Joan Smith/Kocamahhul wrote:
> kebo0002 wrote:
> >
> > Joan Smith/Kocamahhul wrote:
> >
> > > This is partly my reason for asking - the community I'm interested in
> > > are Arabic speakers in Turkey. As far as I've been able to find out the
> > > communities were originally Aramaic- and Greek-speaking (Greek in the
> > > cities, Aramaic in the rural areas), but there have been Arabic-speakers
> > > in the Area for approxiamately 1000 years, whereas the Turkish-speakers
> > > are comparatively newcomers. Is this the Guarani problem again? Somehow
> > > I think the tendency is to disregard Arabic as an 'indigenous' language
> > > either because so many people speak it or because it is an 'oppressor'
> > > language (even though in Turkey it isn't).
> > >
> >
> > There is still an Arabic speaking minority in the region of Hatay ( south
> > Turkey; near the Syrian border ). Most of them are Alevi´s ( a Shiite group
> > of Islam ). These people are genuine Arabs. Other Arabic using minorities
> > are Kurds and Assyrians. In some regions of the Assyrian settlement, Arabic
> > has replaced Assyrian completely.
> Arabic speakers can be found in the area around Adana and Mersin
> (Cilicia) and also in the areas bordering Syria and Iraq. Hatay is the
> area I'm particularly interested in.
> The larger cities and towns in the Area were founded by Greek-Speakers
> (hence Iskenderun/Alexandretta for example). According to Trimingham
> (1979:47-8) prior to the Islamic expansion the cities were
> Greek-speaking and the rural areas were the Aramaic-speaking (I presume
> this is Cem's Assyrians). According to Courbage and Fargues (1997: 46)
> by the time of the first crusade (1098) the Christians were Arabs
> culturally and linguistically. At some time in between there was the
> schism which resulted in Aramaic-speaking Christians moving to the area
> they traditionally occupy (Mardin, in the predominantly Kurdish area).
> This 'breakaway' Church is sometimes referred to as something like the
> Antiochene Orthodox church, even though they aren't in Antioch.
> >
> > Arabic hasn´t a tradition of more than 1.000 years in this region.
> I didn't mean Arabic in the whole of Turkey, just the areas where Arabic
> is (still) spoken. In Hatay it has a history of at least a thousand
> years as the language of the community. Werner Arnold's work (1998) has
> shown that there are still traces of Aramaic in some of the dialects.
> Only the
> > south of present day Turkey was influenced by Arabic. Turkish appeared in
> > the region in 1071.
> >
> > Arabic has a religious status in Turkey as most prayers pray in Arabic. I
> > wouldn´t define Arabic as an indigenous language. I would define "an
> > indigenous" language as a non-governmental language, which has very young
> > literal tradition or only oral tradition.
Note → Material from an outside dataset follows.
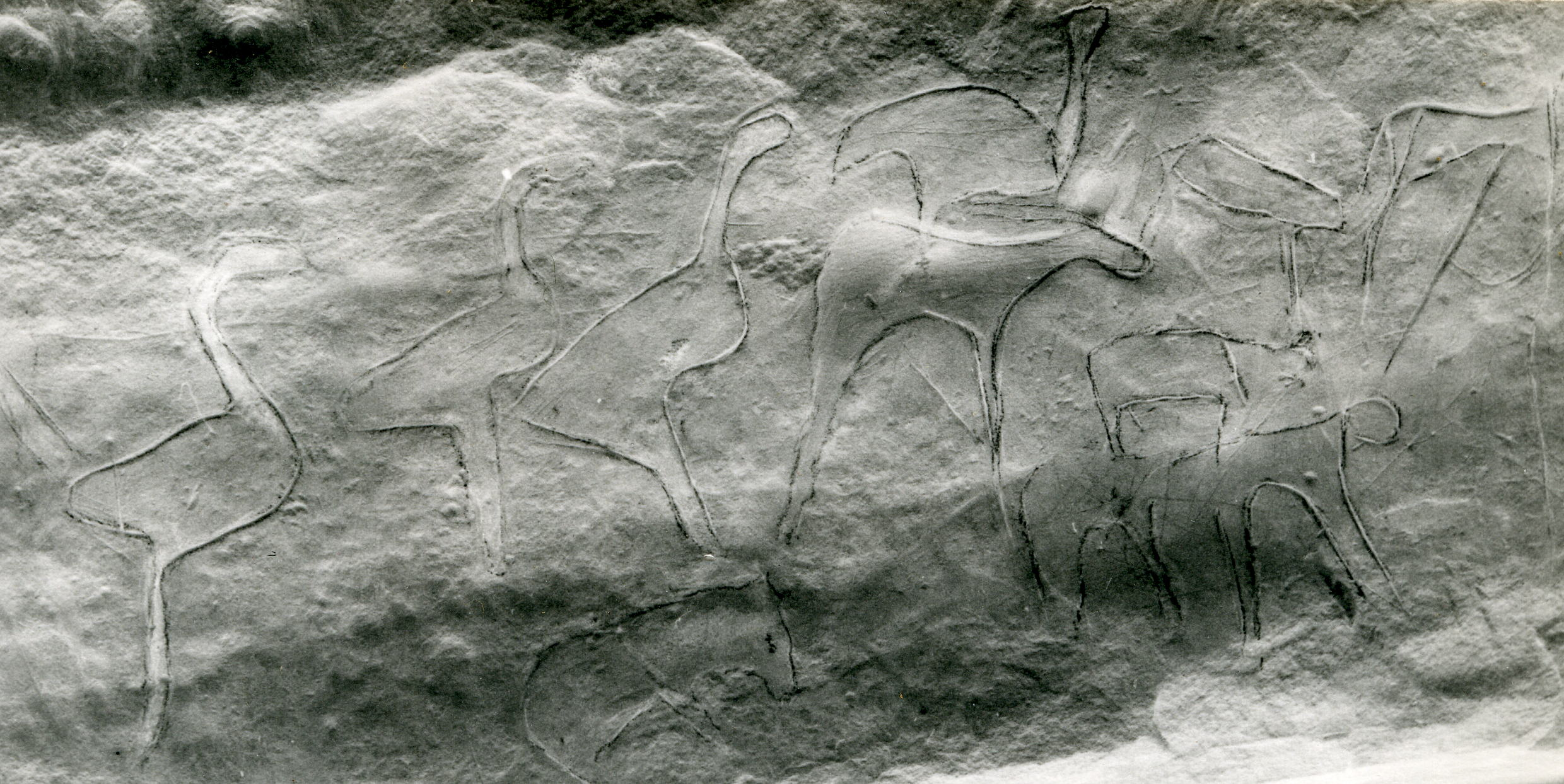 gravure préhistorique du Sud-oranais (Algérie)

> But the point is that speakers of Arabic in Hatay are mostly not Sunni
> (in addition  the Alevi, there are Christians and Jews), and do not
> attend services in mosques as a result. In other words, the one place
> where the use of Arabic is sanctioned is the one place (native) Arabic
> speakers are unlikely to go.
> >
> > Regards,
> >
> > Cem Bozdag
> Sana da selamlar
> Arnold, Werner. Die arabischen Dialekte Antiochiens. Wiesbaden:
> Harrasowitz Verlag, 1998.
> Courbage, Youssef and Philippe Fargues. Christians and Jews under Islam.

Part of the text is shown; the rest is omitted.